Why can’t Cerberus send email to external users when configured to use Exchange as an SMTP Server (How to anonymously Relay in Exchange Server)?

If you are having issue sending email outside of your email domain, your Exchange server may not be setup to relay email. There are some simple steps outlined below that you can follow to add a connector that can relay email outside of your organization:

1. Create a new Receive Connector, name it whatever you want (we use the name TEST in the example below), and then select “Custom” for the intended use for the receive connector.
2. On the Local Network settings, leave it as is.
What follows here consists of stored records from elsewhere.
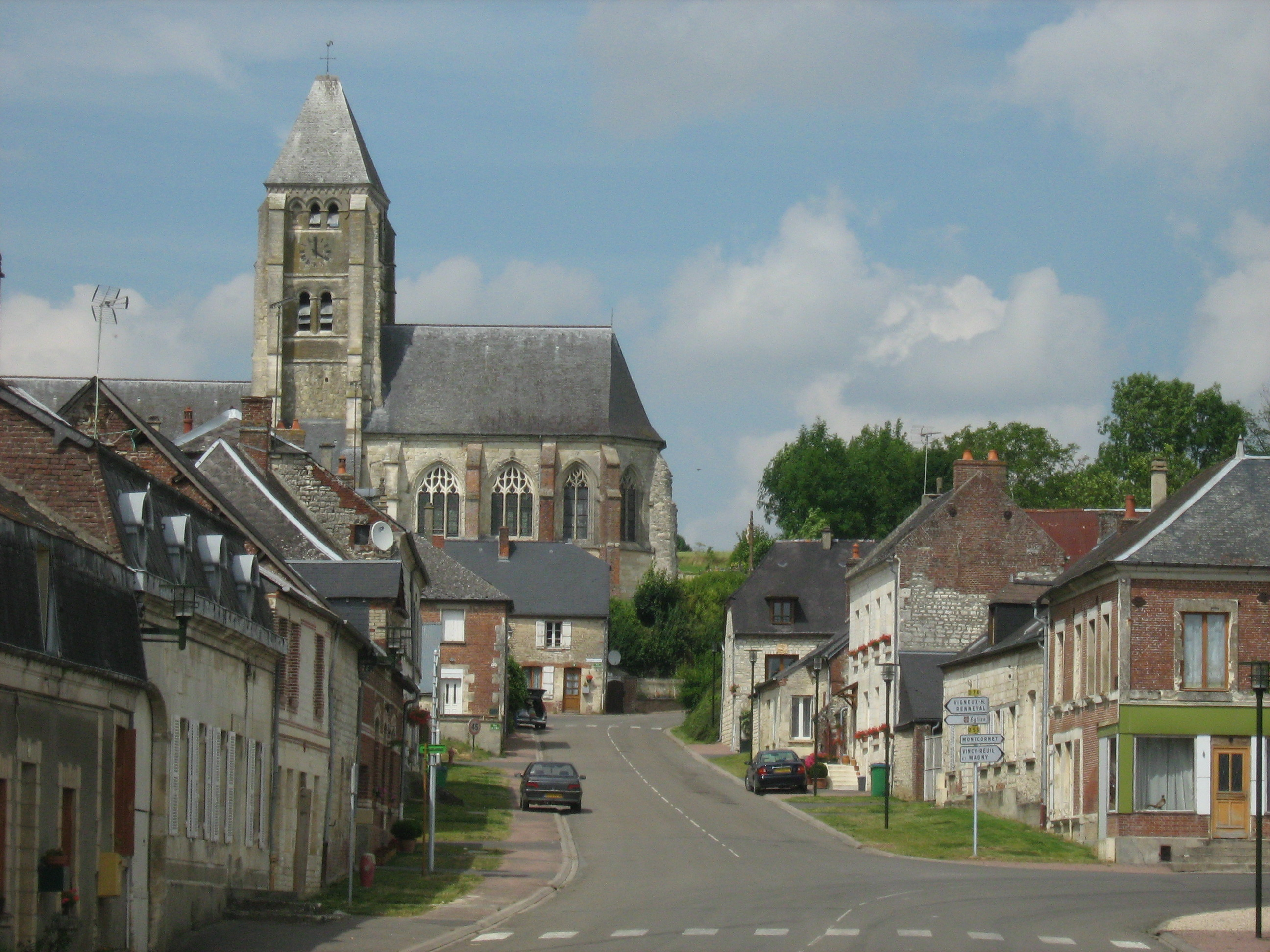 Eglise fortifiée dominant le bourg de Chaourse.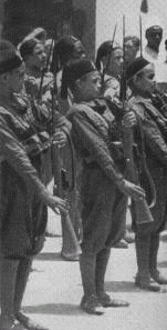 GAL unit in uniforms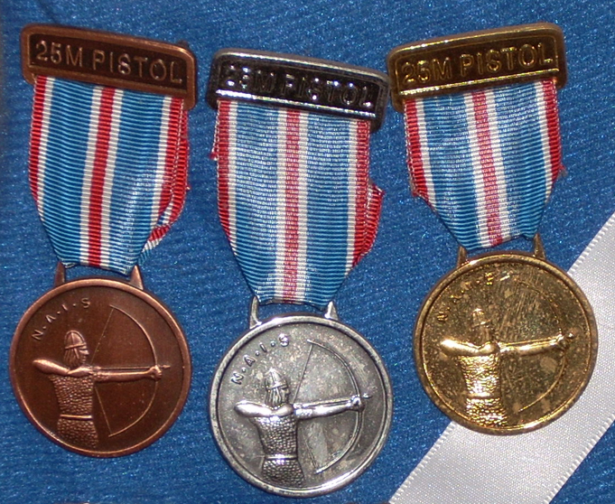 NAIS-medaljer, bronse sølv og gull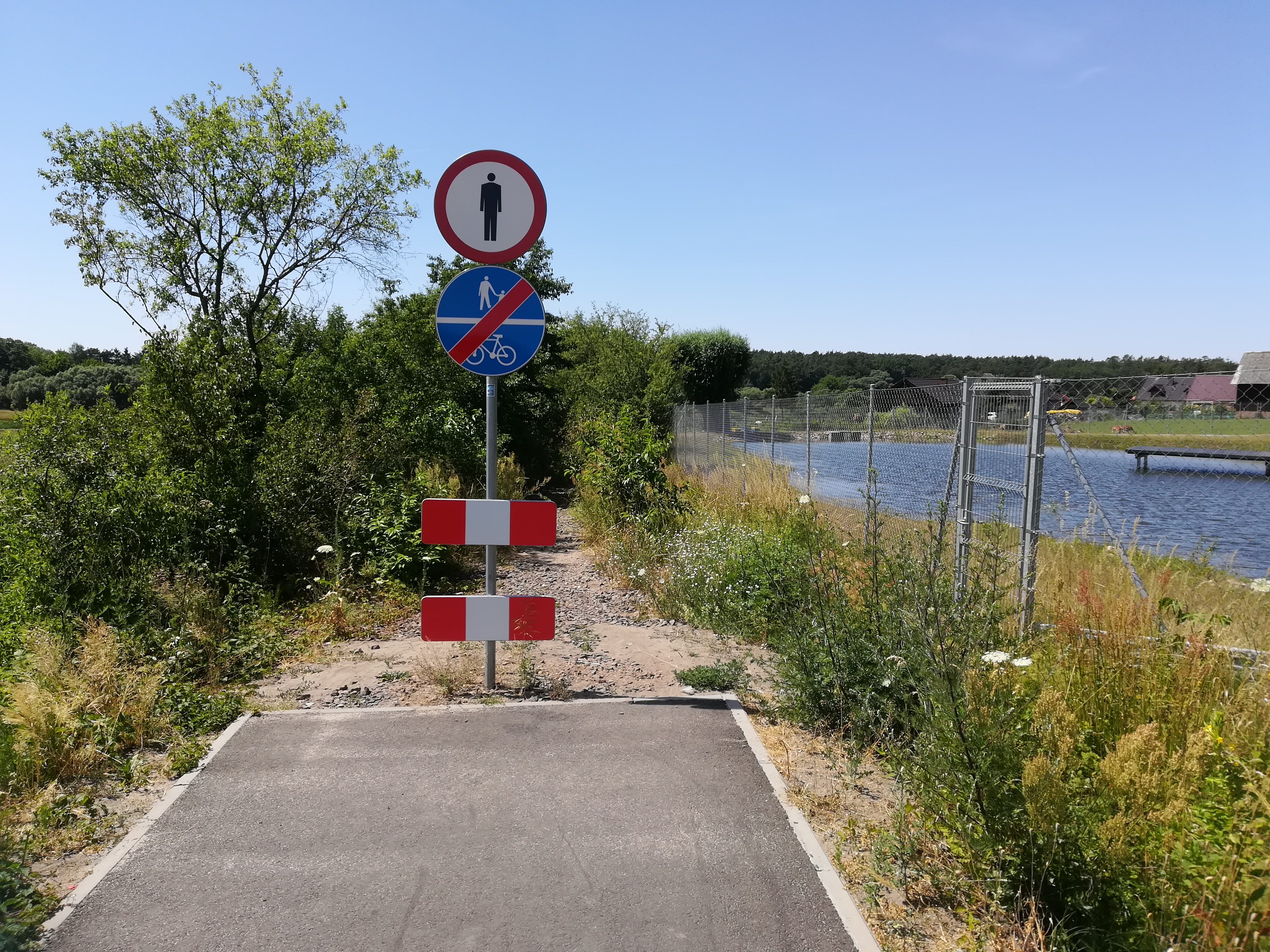 Trasa rowerowa Oborniki - Stobnica po dawnej linii nr 381 z Obornik do Wronek.

It will listen on all local IP’s on port 25.
3. On the Remote Network Settings, clear 0.0.0.0-255.255.255.255, and then add the IP Address of the remote server that requires relaying permissions.
4. Once the new Custom Receive Connector is created, go into the properties of this connector, go to the Permission Groups Tab and Add “Anonymous Users”.

Issue the following cmdlet to allow anonymous users to relay via this connector :
Get-ReceiveConnector “TEST” | Add-ADPermission -User “NT AUTHORITY\ANONYMOUS LOGON” -ExtendedRights “Ms-Exch-SMTP-Accept-Any-Recipient”

This command retrieves the receive connector that you created, adds a permission into Active Directory for the Anonymous Logon group, and assigns that group the Ms-Exch-SMTP-Accept-Any-Recipient permission for that group on that connector.

Why should you create this new connector? Exchange will always look to see how specific you are on a connector. For example, if you have a SharePoint Server at 192.168.10.125. We would create a relay connector and allow ONLY 192.168.10.125 to relay. When Exchange receives SMTP from an address of 192.168.10.125, it will see there are a few connectors. One being the Default Receive Connector and one being the Relay Connector.

The Default Receive Connector allows connections from any IP Address while the Relay Connector only allows connections from 192.168.10.125. Because you explicitly set the address on your Relay Connector, that is given higher preference in serving that SMTP connection from SharePoint, and your SharePoint Server will now be able to relay off of Exchange.